A last, critical step to take back the weekend is applying intelligent technology to the transaction experience. The "analogue" approach of running deals from the email inbox is quickly declining. This approach to deal management is messy, insecure and ravenously consumes man hours. Disparate spreadsheet management, version control navigation, task management, and status consolidating and manual reporting must give way to a smarter, faster and more secure approach. By leveraging an end-to-end solution for managing the deal lifecycle, teams can enjoy the time-saving benefits of centralized, automated platform technology. Whether ingesting information, analyzing or visualizing metrics on a real-time dashboard, assigning and following up on action items or – and possibly most attractive to overworked deal professionals – driving automation of reporting and status syncs, a Smart M&A Platform becomes a critical hub for deal facilitation.

Even the M&A playbook, when uploaded and digitized within a Smart M&A Platform, takes on a new meaning as a more powerful project management tool. It comes to life - offering real time visibility, self-service drill down capability, document or resource sharing and provisions for collaboration with internal and external stakeholders.  

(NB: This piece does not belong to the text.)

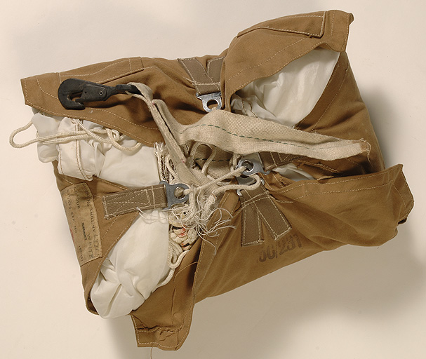 Toile de parachute pliée dans son sac marron, muni de sangles et de crochets.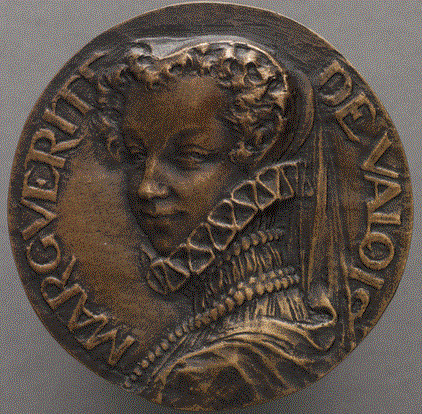 Marguerite de Volois, bronzo, diam. 5.4 cm., Musée d'Orsay, Paris

Putting a deal lead or project manager at the center of the deal process is burdensome. An individual cannot effectively juggle inorganic processes, project manage effectively, communicate timely and be expected to apply intelligence and intuition to extract deal value and find deal synergies. Simply, the volume of administrative work forces out the reasonable application of intellect. Yet, this is how many M&A deals generally work and sub-par deal teams run. When the human bottleneck gets removed, work can be effectively managed and the time from deal origination to close expedited. 

Takeaway 

M&A will continue to be a key growth outlet for companies across all sectors globally. Those who take a thoughtful approach – who stop, review and consider how to trade hours for effectiveness, will find themselves forging ahead. Their deal teams, executive leaders, project managers and business unit partners will work more cohesively, more intelligently and be poised to source and secure high value targets more quickly and with lower risk. In the rapidly advancing world of M&A, fine-tuned means repeatable and extensible.

Looking forward, M&A will become even more of a differentiator that helps companies break away from the competition. It becomes this, not because of some panacea technology or process, but because the people driving deals are freed up to do their jobs with energy, passion, collaboration and with instinct. And, they get to enjoy their Saturday nights too.